Trump’s Response to the Latest Sexual Assault Allegation Leveled Against Him Was Hollow and Callous

Photo credit: Pool - Getty Images
Photo credit: Pool - Getty Images

From Esquire

Many powerful men have been credibly accused of sexual harassment and assault in recent years, and few have issued frank or compassionate statements addressing such accusations. And yet, in responding to the 16th allegation of sexual assault or misconduct that’s so far been leveled against him, President Trump mustered a statement that's worse than most. After longtime Elle columnist E. Jean Carroll accused him in her upcoming memoir of raping her at a New York department store more than two decades ago, Trump responded Friday by accusing the writer of fabricating her account and implying that she may be working with Democrats to undermine him.
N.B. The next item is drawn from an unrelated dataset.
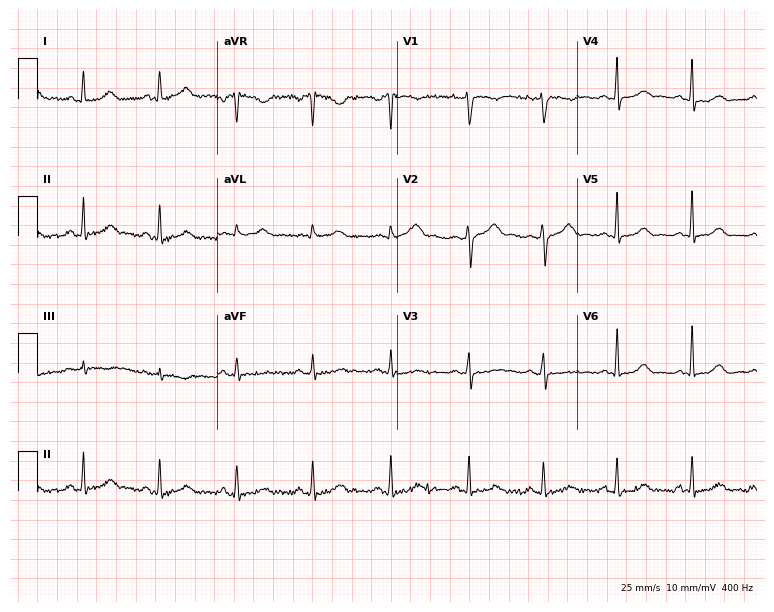
12-lead ECG from a female, 27 years old. No first-degree AV block, right bundle branch block, left bundle branch block, sinus bradycardia, atrial fibrillation or sinus tachycardia recorded for this tracing.
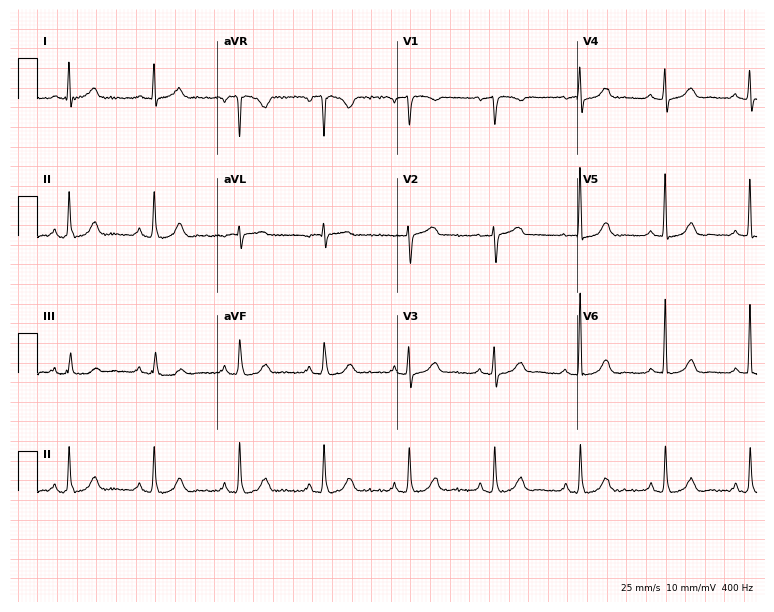
12-lead ECG (7.3-second recording at 400 Hz) from a 60-year-old woman. Labelled as a normal ECG.

"Regarding the 'story' by E. Jean Carroll, claiming she once encountered me at Bergdorf Goodman 23 years ago," read the president’s statement, "I’ve never met this person in my life. She is trying to sell a new book-that should indicate her motivation. It should be sold in the fiction section."
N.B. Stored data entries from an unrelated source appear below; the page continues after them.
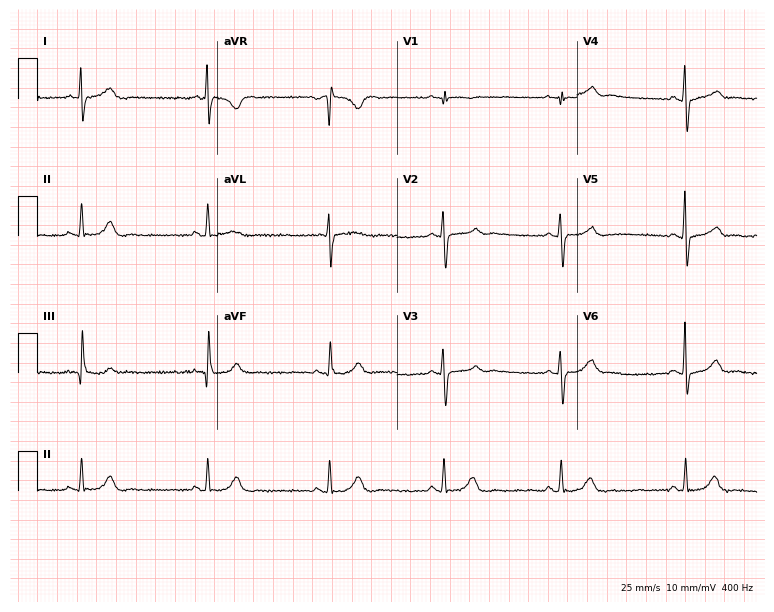
Resting 12-lead electrocardiogram. Patient: a female, 30 years old. The tracing shows sinus bradycardia (a sinus rate of 50 beats per minute or less).
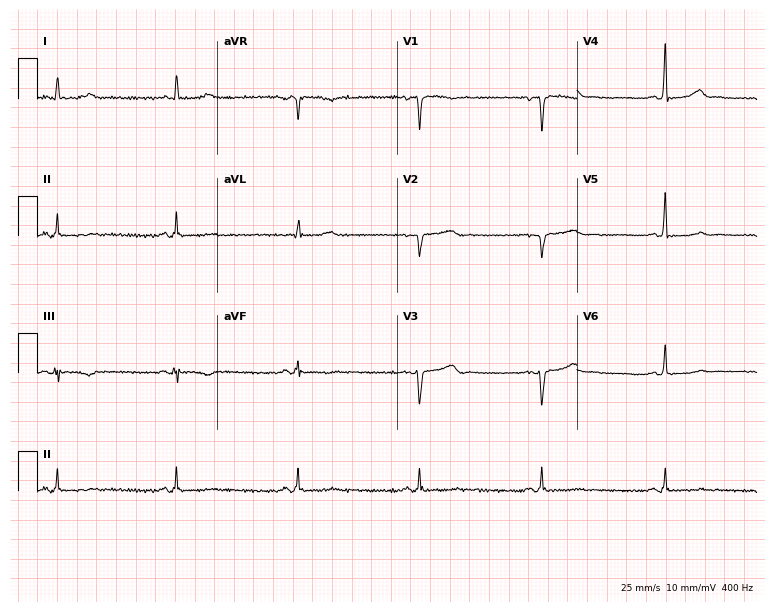
Standard 12-lead ECG recorded from a female patient, 39 years old. Read as a normal ECG.
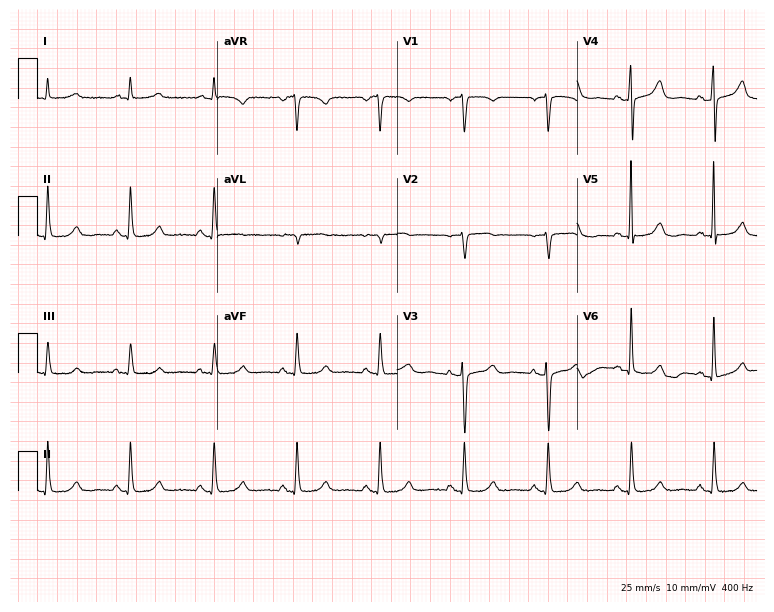
Standard 12-lead ECG recorded from a 67-year-old woman. None of these six findings is recorded: first-degree AV block, right bundle branch block (RBBB), left bundle branch block (LBBB), sinus bradycardia, atrial fibrillation (AF), sinus tachycardia. Other findings, if any, are not listed.

Though Trump claimed never to have met Carroll, her account of the rape, as excerpted in New York Magazine, includes a photo of the two together.

"If anyone has information that the Democratic Party is working with Ms. Carroll or New York Magazine," the president concluded, "please notify us as soon as possible. The world should know what’s really going on. It is a disgrace and people should pay dearly for such false accusations."

In her account, Carroll described bumping into Trump at Bergdorf Goodman in the mid-1990s, when both were in their fifties. She alleges that he asked her help in selecting a gift for a woman, and that, after demanding to see her try on lingerie, he raped her in a dressing room:

The moment the dressing-room door is closed, he lunges at me, pushes me against the wall, hitting my head quite badly, and puts his mouth against my lips. I am so shocked I shove him back and start laughing again. He seizes both my arms and pushes me up against the wall a second time, and, as I become aware of how large he is, he holds me against the wall with his shoulder and jams his hand under my coat dress and pulls down my tights.

I am astonished by what I’m about to write: I keep laughing. The next moment, still wearing correct business attire, shirt, tie, suit jacket, overcoat, he opens the overcoat, unzips his pants, and, forcing his fingers around my private area, thrusts his penis halfway - or completely, I’m not certain - inside me. It turns into a colossal struggle. I am wearing a pair of sturdy black patent-leather four-inch Barneys high heels, which puts my height around six-one, and I try to stomp his foot. I try to push him off with my one free hand - for some reason, I keep holding my purse with the other - and I finally get a knee up high enough to push him out and off and I turn, open the door, and run out of the dressing room.

Photo credit: The Washington Post - Getty Images
Photo credit: The Washington Post - Getty Images

Though she didn’t make a report to authorities, Carroll says recounted the incident to two friends shortly after. The New York Times spoke to both of them, and they confirmed that Carroll told them of the alleged rape at the time.

More than a dozen other women have leveled accusations of sexual misconduct against Trump, with many alleging that the future president groped or forcibly kissed them. The president himself has admitted to sexually assaulting women, and was infamously caught saying on tape that he has grabbed women "by the pussy," and that "when you're a star they let you do it."

Carroll’s article recounts six incidents of sexual assault that span the course of her life, ranging from early childhood to her alleged rape by Trump. In the piece she also accuses former CBS CEO Les Moonves of groping her in an elevator. (Carroll is the 14th woman to publicly accuse Moonves of sexual harassment.) The stories are told with a dark wit, and Carroll doesn't linger on details of the emotional fallout. Still, her article suggests that the effects may have been profound: She writes that since the alleged rape by Trump she has never had sex again.

In her article, Carroll addressed the question of why she chose to stay silent for 23 years. “I am a coward,” she wrote. But she also noted what the public has had in store for other women who have accused Trump. Contributing to her years-long silence, she said, is that “receiving death threats, being driven from my home, being dismissed, being dragged through the mud, and joining the 15 women who’ve come forward with credible stories about how the man grabbed, badgered, belittled, mauled, molested, and assaulted them, only to see the man turn it around, deny, threaten, and attack them, never sounded like much fun."